Padahal selama ini, kata Netty pemerintah  memiliki uang guna memberikan stimulus pada korporasi besar. Tidak hanya itu, pemerintah menurutnya juga sanggup membiayai program aneh, seperti Program Kartu Prakerja yang seharusnya ditunda.

"Memberi stimulus ke perusahaan-perusahaan besar sanggup, sementara mengurangi beban rakyat tidak mau. Ini kan patut dipertanyakan," katanya.

Menurut Netty, menaikkan iuran, juga belum tentu bisa mengurangi defisit BPJS, justru kalau tidak cermat bakal memperlebar.

"Salah-salah justru bisa memperlebar defisit karena orang-orang akan ramai-ramai pindah kelas, dari kelas I dan II bisa saja pindah ke kelas III. Orang-orang juga bakal mangkir membayar iuran. Bahkan dapat  menjadi pemicu lahirnya sikap pembangkangan massal karena merasa terlalu ditekan dalam kehidupan yang makin sulit," ujar Netty.

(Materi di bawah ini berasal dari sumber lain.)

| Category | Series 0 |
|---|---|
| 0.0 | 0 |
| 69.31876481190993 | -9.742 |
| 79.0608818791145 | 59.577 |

"Keputusan MA kemarin kan jelas, beberapa alasan dikabulkannya gugatan atas Perpres 75/2019 itu karena keuangan BPJS tidak transparan, ditambah lagi bonus yang berlebihan untuk pejabat BPJS, juga banyak perusahaan yang tidak bayar BPJS, harusnya ini yang dikoreksi bukan malah menambah beban rakyat," tambah Netty.

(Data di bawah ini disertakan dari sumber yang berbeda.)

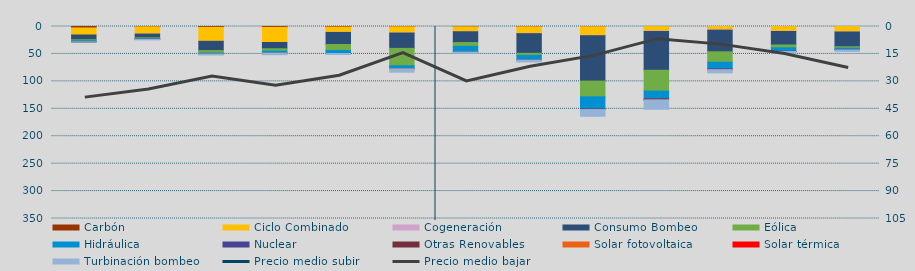
| Category | Carbón | Ciclo Combinado | Cogeneración | Consumo Bombeo | Eólica | Hidráulica | Nuclear | Otras Renovables | Solar fotovoltaica | Solar térmica | Turbinación bombeo |
|---|---|---|---|---|---|---|---|---|---|---|---|
| J | 2658.9 | 12785.9 | 0 | 8749.3 | 1887.5 | 1893.1 | 0 | 9.8 | 0 | 0 | 57.5 |
| A | 567.2 | 13236.4 | 10 | 6766.4 | 1241.9 | 1156.9 | 173 | 38 | 0 | 0 | 1232.6 |
| S | 1539.8 | 25452.8 | 8.7 | 16928.4 | 4457.4 | 1540.4 | 0 | 149.5 | 0 | 0 | 1916.2 |
| O | 1567.5 | 27564.7 | 0 | 11468.6 | 4269.6 | 3292.2 | 0 | 125.3 | 0 | 0 | 3130.6 |
| N | 1032.3 | 9659.8 | 141 | 22022.6 | 10965.1 | 5345.6 | 22.6 | 8.3 | 0 | 0 | 1780.7 |
| D | 528.1 | 11341.1 | 86.5 | 27911.2 | 31665.4 | 5608.2 | 0 | 173.7 | 5.9 | 0 | 6026.2 |
| E | 543.5 | 9049.8 | 14.2 | 19673 | 6854.8 | 10347.8 | 0 | 7.7 | 0 | 0 | 2307.6 |
| F | 538.4 | 12495.4 | 57.7 | 35793.2 | 3820.7 | 8168.3 | 0 | 265.3 | 0 | 0 | 3575.3 |
| M | 386.4 | 15979.9 | 321.7 | 82837 | 28654.5 | 22332.5 | 0 | 917.9 | 0 | 0 | 12258.3 |
| A | 97.2 | 8073.6 | 752.2 | 70876 | 37936.3 | 14340.4 | 0 | 1671.6 | 79.6 | 6.4 | 17035.3 |
| M | 18.3 | 6034.6 | 724.9 | 39295.9 | 19044.2 | 12773.5 | 8 | 691.1 | 39.5 | 82.2 | 5747.6 |
| J | 76.6 | 8592.1 | 398.7 | 24576 | 5144.6 | 6431.8 | 0 | 324 | 34.6 | 38.7 | 3246.7 |
| J | 1 | 9886.9 | 142.6 | 26857.1 | 2569.3 | 2887.6 | 128.7 | 129.9 | 0 | 0 | 2875.8 |

Netty meminta agar pemerintah tidak bermain-main dan mengakali hukum dengan menerbitkan Perpres 64/2020 ini. Pemeritah, katanya harus menjadi contoh sebagai institusi yang baik dan taat pada hukum, jangan malah sebaliknya.

"Sedih melihat nasib rakyat Indonesia, sudah jatuh dihantam Corona kini tertimpa tangga BPJS" kata Netty.

Di sisi yang lain, pemerintah menurut Netty juga tidak maksimal dalam melindungi kesehatan warganya dari ancaman Covid-19.

"Silahkan dicek sampai sekarang saja tes Corona kita masih sangat rendah, padahal ini sudah dititahkan presiden sejak sebulan yang lalu, alat-alatnya juga sudah diimpor. Pencegahan kita sangat lamban jika dibandingkan dengan negara lain, " ujar netty.

"Negara Cina misalnya, ketika ditemukannya kasus baru di Wuhan baru-baru ini, pemerintahnya merencanakan untuk mengetes 11 juta warga Wuhan hanya dalam waktu 10 hari. Bahkan pejabat di daerah tersebut juga dicopot karena dianggap gagal mencegah munculnya kasus baru, di kita pernah gak ada pejabat yang dicopot meskipun penanganannya untuk Covid-19 berantakan?" pungkas Netty.

Peraturan Presiden (Perpres) Nomor 64 Tahun 2020 tentang Perubahan Kedua Atas Perpres Nomor 82 Tahun 2018 tentang Jaminan Kesehatan berpotensi digugat kembali ke Mahkamah Agung (MA).

Pasalnya, pemerintah kembali menaikan iuran BPJS Kesehatan dengan besaran hampir 100%. Padahal beleid serupa sebelumnya sudah digugat ke MA dan dibatalkan.

Pakar hukum tata negara dari Universitas Parahyangan, Asep Warlan Yusuf mengatakan, Pasal 34 Perpres Nomor 64 Tahun 2020 rawan digugat oleh masyarakat. Sebab, pasal tersebut berisi kenaikan iuran BPJS Kesehatan yang sebelumnya telah dibatalkan oleh MA.

"Pasal kenaikan tarif, pasal 34, itu yang paling krusial, nominalnya," ujar Asep yang dikutip Okezone, Sabtu (16/5/2020).